As Batsaki noted, more recently Kiefer has turned to other forms of devastation, including thoughtless abuse of the earth. In dealing with this theme he uses some of the same tropes he employed in earlier work. In particular, she discusses a large installation, Secret of the Ferns, that fills a room at the Margulies Collection in Miami. At the center of the room are two concrete bunkers that have seen much wear and tear. A two-story one is at the back and in front of it is one with a pile of coal at its entrance. Along the left and right walls are hung large framed works in two ranks on each side, 48 in all towering over the viewer.

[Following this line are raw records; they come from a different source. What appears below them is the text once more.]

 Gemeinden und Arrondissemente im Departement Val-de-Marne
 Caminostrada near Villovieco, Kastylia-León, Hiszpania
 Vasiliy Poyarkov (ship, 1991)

Kiefer’s installations are complex; there are many layers to them and many details. I was intrigued by Batsaki’s presentation but I knew I was missing some of the nuances. I hoped that she would publish on this topic, and she has, in an article in Environmental Humanities (2021). Through the text and images of the work, I was able to dig more deeply into it. While I was somewhat familiar with Thiers and Solitis’s work, this was another realm. Here were plants being used in a very different way, not to reveal information about genetics or environmental change, but to get at deep questions of what humans value and how they relate to other forms of life on earth. Batsaki does a great job of “interrogating” the work. This is a term that scholars in the humanities use regularly, but it is sort of foreign to me. Interrogating living things seems rather aggressive and is a verb seldom used by biologists, though many of their techniques can be quite aggressive. It is an example of how science and the humanities have to learn each other’s language and attitudes if they are to do more than just meet occasionally as at the March seminar.

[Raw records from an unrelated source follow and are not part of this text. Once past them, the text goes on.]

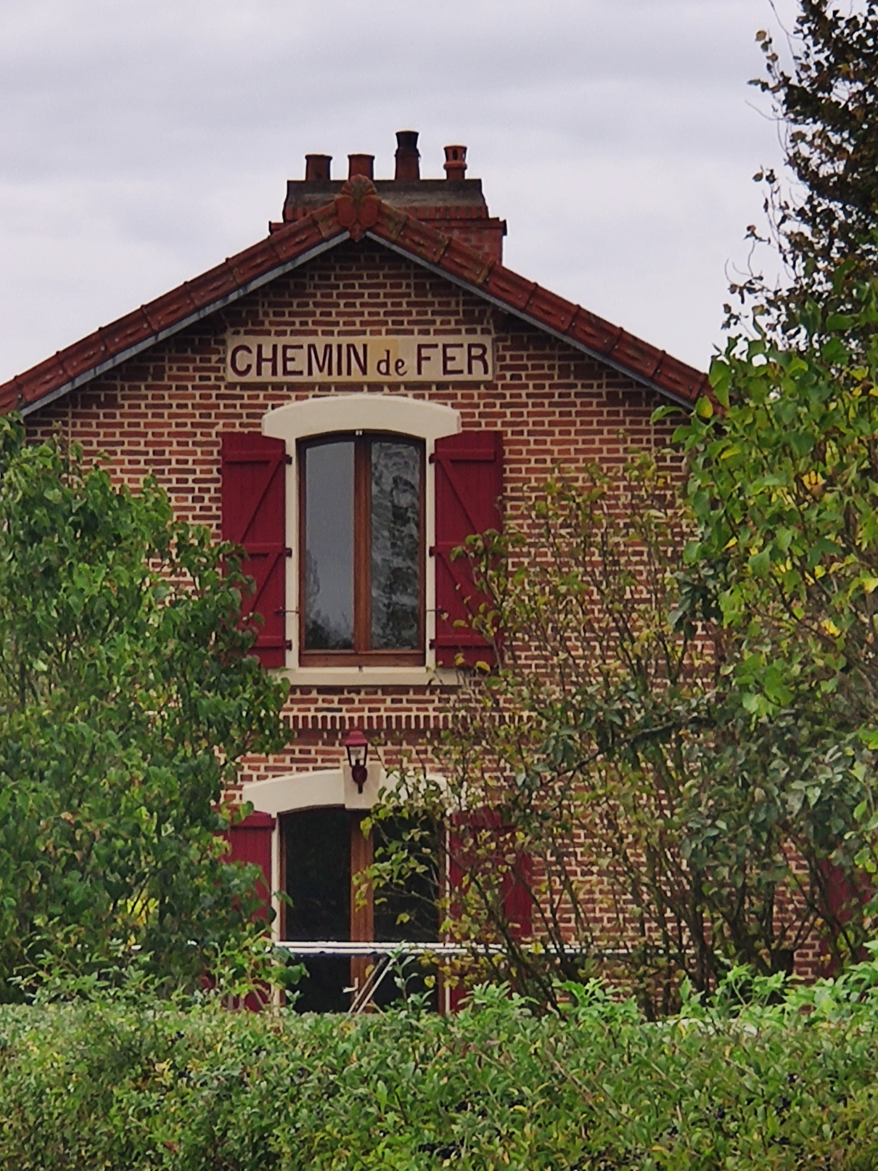 La gare de Raincheval-Arquèvres, située sur le territoire communal de Beauquesne, des Chemins de fer départementaux de la Somme le long de la RD 11, à la limite départementale du Pas-de-Calais, en 2019.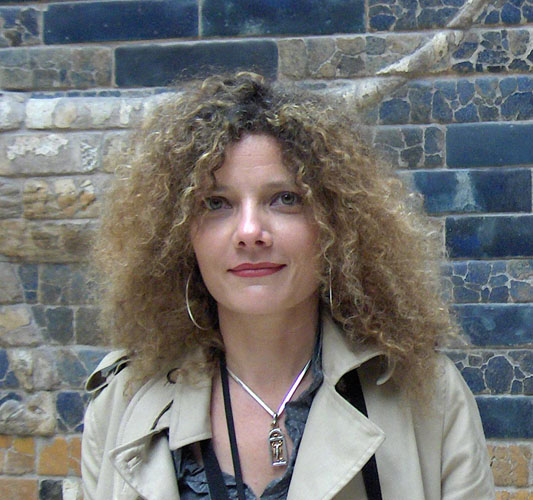 Karla Suárez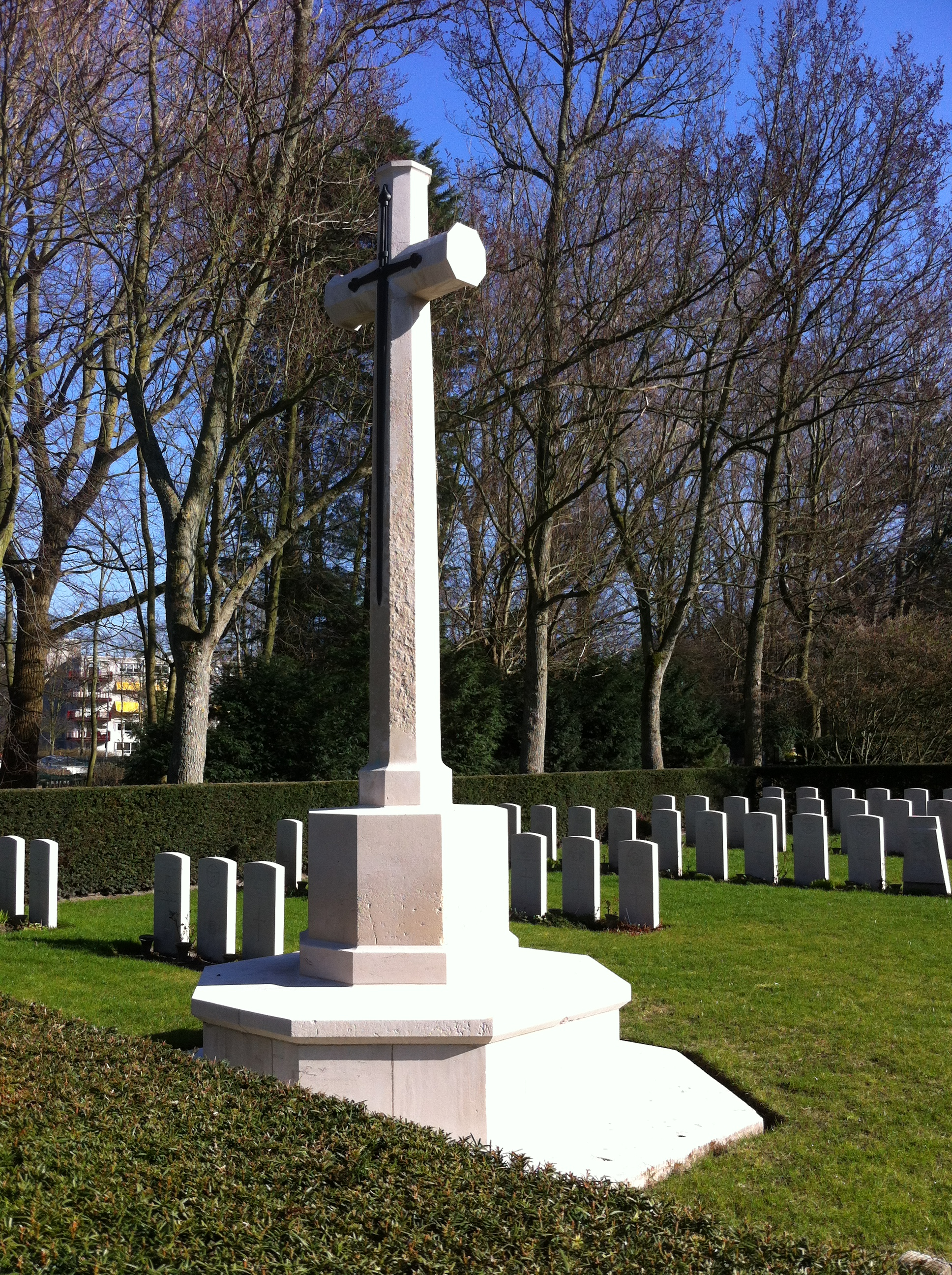 Het Britse ereveld in Den Haag herbergt de graven van een aantal gesneuvelde militairen. Ontwerper offerkruis: Sir Reginald Blomfield. Locatie: begraafplaats 'Westduin', Ockenburghstraat 27, Den Haag.

Hanging to the left and right of the bunkers, many of the frames hold large pressed fern fronds against a dark background, in some cases, with the stipe appearing to rise from dried, cracked earth. Each is encased in what Batsaki describes as a vitrine and framed in lead, a common material for Kiefer, who is intrigued with its role in alchemy. The ferns relate to the installation’s title which is from a Paul Celan poem. Celan’s work, often dealing with aspects of German history and the holocaust, has proved a rich reservoir of inspiration for Kiefer. The artist is drawn to ferns because of their long history on earth as the earliest vascular plants and one source of the organic material in coal. Their presence in the frames is tied to the coal by the bunker: a reminder that burning coal has led to disastrous changes in the earth’s atmosphere that threatens the long-resilient ferns and all life on earth, what Batsaki describes as the “slow violence of extinction.” (p. 394).

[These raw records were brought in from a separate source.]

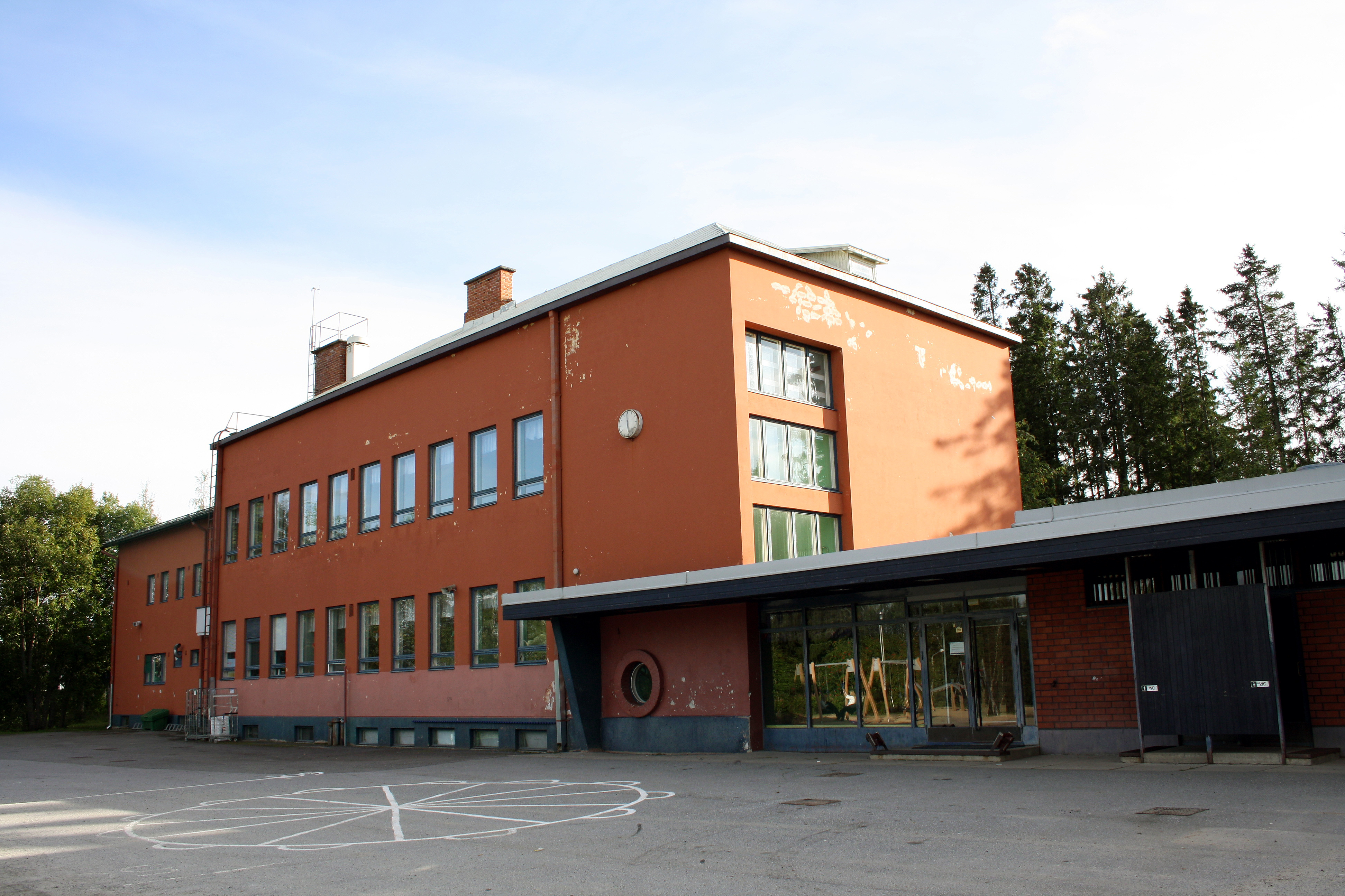 Jokilaakson koulu Kokkolassa, Suomessa.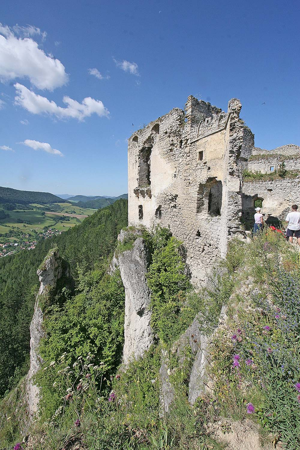 Castle Lietava - Kinižovský palác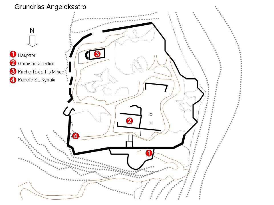 Grundriss der Festung Angelokastro, Korfu, Griechenland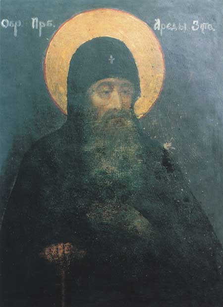 Арефа затвірник - ?- бл. 1195 р. (Saint Arethas / Arefa the Recluse of Kyiv Caves) Чернець Печерського монастиря. Преподобний. Пам'ять 11 жовтня і 6 листопада. Народився в Полоцьку. Відзначився жадністю і скнарістю. Але після того, як був пограбований і тяжко захворів, покаявся і зрікся від багатства. Вже будучи ченцем Печерського монастиря, прп.Арефа зовсім змінив спосіб життя: зробився милостивий і лагідний, роздав своє майно вбогим і провів залишок днів у затворі. Преставився близько 1195 р. Його мощі спочивають у Ближніх печерах.

In this short post, it’s impossible to do justice either to the artwork or to the essay. There is a great deal here as Batsaki investigates a variety of themes including that of transformation, examining how ferns were long thought to be mysterious because they did not form seeds and so their mode of reproduction was unknown until their tiny spores were studied in the mid-19th century. One line from her essay that I find particularly memorable is: “If the herbarium started as an aide to memory [in the early modern era], the installation transforms it into a vehicle for memorialization.” (p. 409). Unfortunately too many sheets in herbaria serve the same function for extinct species.
References
Batsaki, Y. (2021). The Apocalyptic Herbarium: Mourning and Transformation in Anselm Kiefer’s Secret of the Ferns. Environmental Humanities, 13(2), 391–413. https://doi.org/10.1215/22011919-9320211
Biro, M. (2013). Anselm Kiefer. New York: Phaidon.